Public companies need to be proactive and forward-thinking on their disclosure obligations when confronted with internal investigative findings that a director, executive officer or key employee engaged in sexual misconduct.

Given recent headlines, public companies would be remiss if they did not give some thought to disclosure in their periodic Form 10-K and 10-Q filings of information related to internal investigative findings that a director, executive officer or key employee engaged in sexual misconduct.  The most direct affirmative legal duty to disclose sexual misconduct allegations under the federal securities law falls under Item 103 of Regulation S-K.  Item 103 mandates disclosure of “any material legal proceedings” currently pending against a company being adjudicated before a court or agency, or known to be contemplated by governmental authorities, as well as the potential impact to the company of any such legal proceedings.  Item 103, however, stops short of specifically requiring disclosure of internal sexual misconduct investigations (as it would for any other workplace claim prior to a lawsuit) because adverse findings against such key individuals neither rise to the level of pending legal proceedings for purposes of Item 103, nor are they deemed to constitute the initial stage of pending legal proceedings.

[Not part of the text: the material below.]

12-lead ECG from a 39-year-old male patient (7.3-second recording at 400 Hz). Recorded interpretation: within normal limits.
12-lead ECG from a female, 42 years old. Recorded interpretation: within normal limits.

Recent events, however, have shown that substantiated allegations against senior executive officers have triggered their terminations or resignations even absent the commencement of legal proceedings, suggesting that material events are occurring prior to formal legal proceedings being initiated.  In these cases, Rule 10b-5 provides a second legal duty to disclose.  Under this rule, public companies may not omit material information – including a finding as a result of a company’s internal investigation that a senior executive engaged in sexual misconduct – if doing so makes the company’s other statements misleading.  Many public companies routinely disclose in their SEC filings in general terms that they rely on their senior management to succeed.  A company’s failure to disclose existing internal sexual misconduct allegations or the results of an internal investigation may be deemed misleading.

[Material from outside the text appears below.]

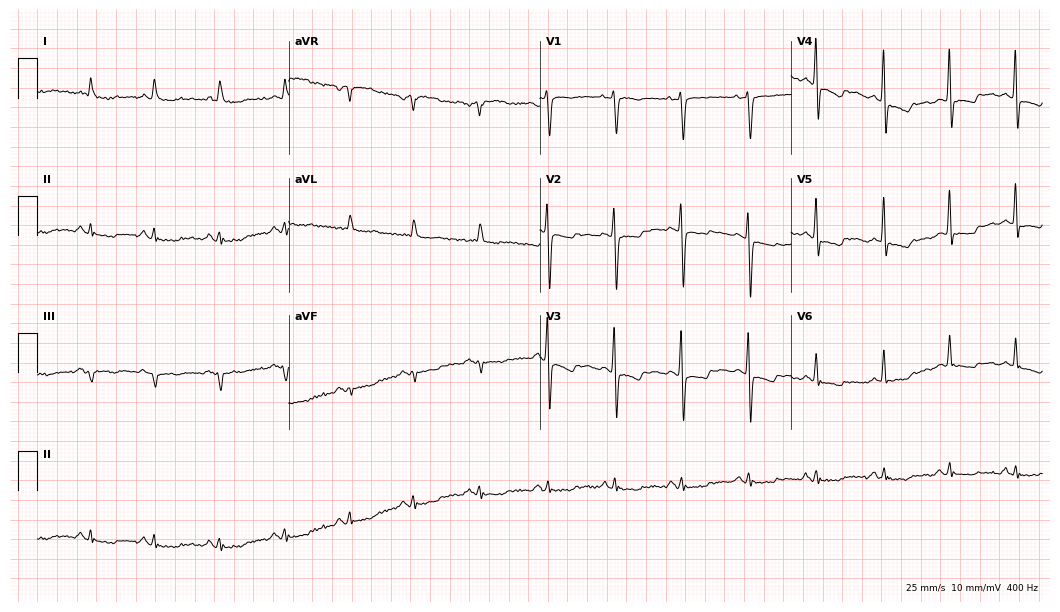
Resting 12-lead electrocardiogram (10.2-second recording at 400 Hz). Patient: a 73-year-old man. None of these six findings is recorded: first-degree AV block, right bundle branch block, left bundle branch block, sinus bradycardia, atrial fibrillation, sinus tachycardia. Findings outside these six are not listed.
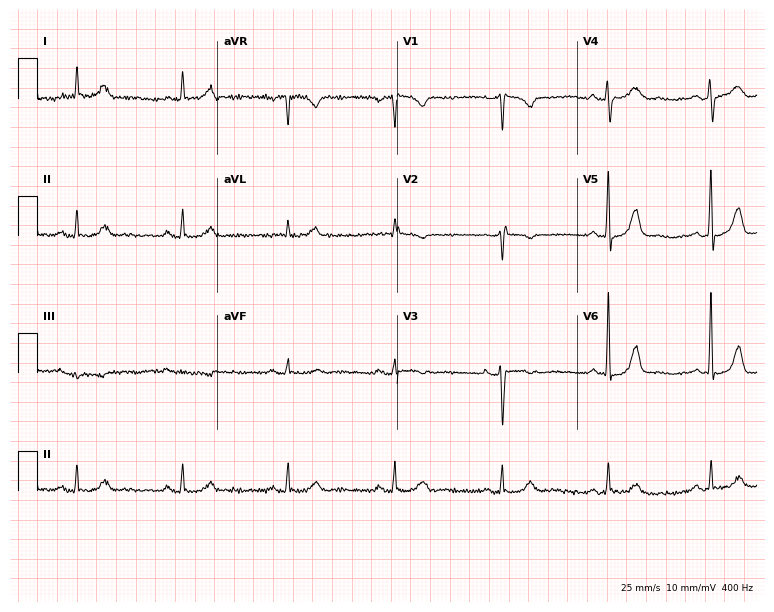
12-lead ECG from a female patient, 49 years old. No first-degree AV block, right bundle branch block, left bundle branch block, sinus bradycardia, atrial fibrillation or sinus tachycardia recorded for this tracing. Only these six findings were labelled.

Of course, there is substantial risk inherent even in disclosure of a finding that a key senior officer engaged in sexual misconduct.  Federal securities law should not impose an obligation on a company to speculate on the outcome of internal allegations alone or what the likelihood of liability may be, especially with the risk of re-evaluation in hindsight.  Additionally, disclosure of a matter such as sexual misconduct requires more generalized disclosure so as not to name the victims involved which may lead to greater investor confusion. 

Nonetheless, consideration should be given to the necessity of such disclosure. Whether technically disclosable or not, public companies need to make sexual misconduct allegations part of their disclosure conversation.